Resumen de Impact milling of biomass: process and product characterization
This Ph.D. Thesis aims to contribute to the new energy production concept in which the renewables energies must play a relevant role in order to mitigate the greenhouse effect. As it is well-known, this huge problem is mainly caused by the greenhouse gases emissions (mainly CO2), as a consequence of the massive consumption of fossil fuels.
Biomass is one of the renewable energies with the highest potential of fossil fuel substitution. Several physical pre-treatments and thermo-chemical technologies transform the raw biomass resources in solid, liquid and gaseous bio-fuels. However, nowadays, several barriers must still be overtook in order to be competitive in terms of technical feasibility, economical profit and environmental impact contribution. One of them is the milling pre-treatment process.

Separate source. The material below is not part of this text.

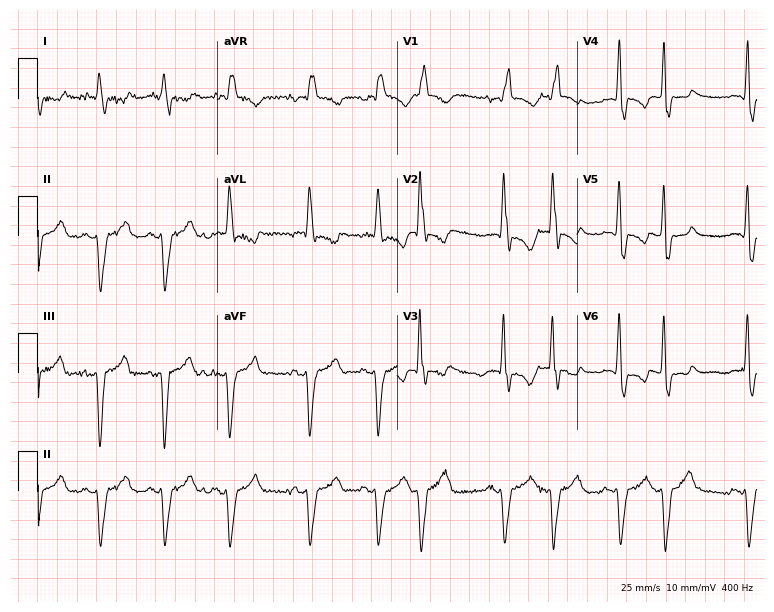
12-lead ECG from a 67-year-old woman. Findings include right bundle branch block (RBBB).

Milling pre-treatment reduces the particle size, making possible biomass energy valorization by co-combustion with coal in current power plant, by the production of pellets and briquettes as well as obtaining syngas and bio-ethanol. However, the milling is a high energy consumption process with computable economic and environmental impacts within the value chain of the biomass. Efficiency, control and characterization of the process are required to minimize these impacts.
The current doctoral research began with the characterization of a hammer-milling pilot plant. This analysis comprises the evaluation of several milling strategies as combination of mills and classifiers as well as other operational aspects as instrumentation, monitoring, control and sampling. This characterization was described in the first publication of the Thesis:
Publication nº 1: Gil, M.; Ramos, I.; Arauzo, I.; Román, J. Characterization of a Biomass Milling Pilot Plant. Proceedings 17th European Biomass Conference & Exhibition. Hamburg, 2009.

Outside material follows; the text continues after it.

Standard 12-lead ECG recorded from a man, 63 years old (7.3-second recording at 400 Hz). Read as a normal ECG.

Within BIOCARD project (FPVI), the value chain of the cardoon (Cynara Cardunculus L.) was studied, including the milling pre-treatment. Three different forms of cardoon (whole cardoon fractions, only stem and in pellet form) were milled, focusing on the influences of the final particle size (once milled) on the energy consumption process, the moisture content reduction (drying effect) and bulk density increase (densification process). Experimental results were published in Biomass & Bioenergy:
Publication nº 2: Gil, M.; Arauzo, I.; Teruel, E.; Bartolomé Rubio, C. Milling and handling Cynara Cardunculus L. for use as solid biofuel: Experimental tests. Biomass & Bioenergy, 41, 145-156, 2012.
Further studies were conducted to take into consideration more variables, enclosed on two groups of factors that affect the milling performance: 1) the physical characteristics of the resource and 2) the operational variables. Within the former, it is obvious that the essential constitution of each type of biomass determines its milling behavior. In addition, other physical conditions as the moisture content and the input particle size play also a relevant role. Among the operational variables, the angular speed of the hammer and the opening size of the screen surrounding the mill chamber determine the particle fracture by impact (hammer vs particle) and the particle classification by size (by crossing the openings) inside the mill chamber, respectively.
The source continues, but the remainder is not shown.